So yeah, I'm not ruling out anything at the moment. But if things fall into place at some point, I would certainly wish to make use of my residential status in Australia to actually live there. If not as an IT guy, maybe something else. Because quite frankly, I'm not really that passionate about an IT career anymore, nor am I sure that I would be able to handle such a high stress profession again. I do believe that the kind of stress associated with a developer's job, mainly unrealistic client deadlines, had accumulated over the course of my career, and what I went through in Australia may have been a catalyst to trigger my downfall.


----------



## atmahesh (Apr 9, 2014)

Buddy, I agree with you. Unless you are running your own startup, living in India is not best option. 

Hope you will come out of Jet lag soon. 

Cheers, 



funkyzoom said:


> To be frank, I just loved the kind of life I would be able to lead in Australia. And about being homesick...that was only a factor initially. If not for my failing health, I would have surely stayed there long enough to secure a job.
> 
> About India...I love it too, but I don't really want to spend the rest of my life in a country with rampant corruption, overpopulation, traffic and bad roads.
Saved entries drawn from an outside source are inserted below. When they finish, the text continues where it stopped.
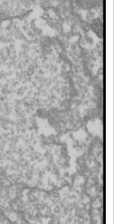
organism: Drosophila
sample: Cell division; meiosis; drosophila spermatocytes
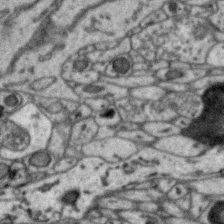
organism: Zebra finch
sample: Brain
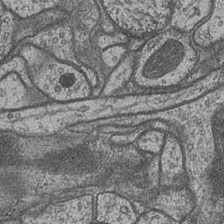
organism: Drosophila
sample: Optic medulla
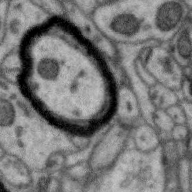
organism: Zebra finch
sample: Brain
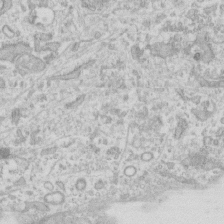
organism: Human
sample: Fibroblast cells
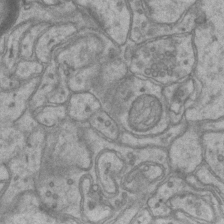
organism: Mouse
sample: CA1 Hippocampus
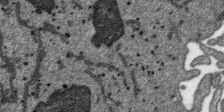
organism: Human
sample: Lung epithelial cells infected with SARS-CoV-2
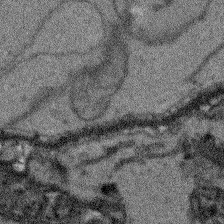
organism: Arabidopsis thaliana
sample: Root tip
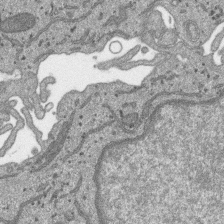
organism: Human
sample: Lung epithelial cells infected with SARS-CoV-2
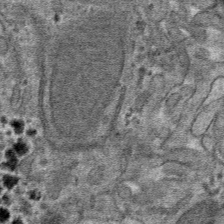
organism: Mouse
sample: Mouse hepatocytes
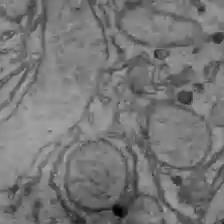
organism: C57BL Mouse
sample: Liver
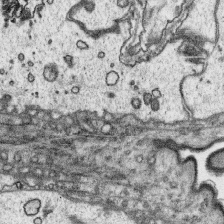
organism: Platynereis dumerilii
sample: Parapodia
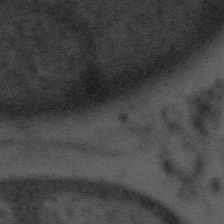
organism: Tuwongella immobilis
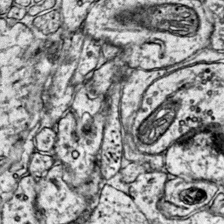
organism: Mouse
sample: Primary visual cortex
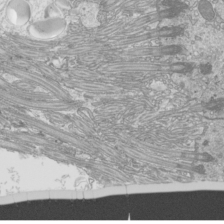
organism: Mouse
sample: Cilia; mouse epididymis
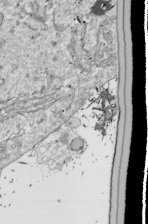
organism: Drosophila
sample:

And of course, where everything is dependent on having money and influence (which I don't), with hardly any value for skills or talent. Don't get me wrong, I love India but a country can only be as good as it's people. And being an Indian, I take equal blame for the state of the country today. I will always be an Indian at heart and will love my country, but it's really not the kind of country I'd like to reside in on a long term basis.
> 
> So yeah, I'm not ruling out anything at the moment. But if things fall into place at some point, I would certainly wish to make use of my residential status in Australia to actually live there. If not as an IT guy, maybe something else. Because quite frankly, I'm not really that passionate about an IT career anymore, nor am I sure that I would be able to handle such a high stress profession again. I do believe that the kind of stress associated with a developer's job, mainly unrealistic client deadlines, had accumulated over the course of my career, and what I went through in Australia may have been a catalyst to trigger my downfall.


----------



## jelli-kallu (Apr 26, 2015)

depende said:


> My respect for sharing your bad experience!
> 
> Unfortunately, there thousands of people with a similar experience! We know that every year 200,000 migrants are entering in Australia, 75% of them are leaving Australia after less then 1 year because they can't get any jobs and/or financial reasons! 10% of the 200,000 are lucky enough to get a job! The rest of the 15% are leaving Australia between 1 and 2 years! This the reality!
> 
> ...


Hello, where did you get these numbers/statistics? Would appreciate if you paste the link to the article!!


----------



## vinodkrish_r (Nov 17, 2014)

Im really sorry that you have gone through all this. I hope you come back stronger, IT or Non IT, wish you all the best. For now I wish you a speedy recovery. Lets talk anything else later .....


----------



## TheExpatriate (Feb 7, 2014)

depende said:


> My respect for sharing your bad experience!
> 
> Unfortunately, there thousands of people with a similar experience! We know that every year 200,000 migrants are entering in Australia, 75% of them are leaving Australia after less then 1 year because they can't get any jobs and/or financial reasons! 10% of the 200,000 are lucky enough to get a job! The rest of the 15% are leaving Australia between 1 and 2 years! This the reality!
> 
> ...


are these figures based on statistics ?


----------



## spark92 (Nov 8, 2010)

Sorry to say this but that's another "waste" of PR.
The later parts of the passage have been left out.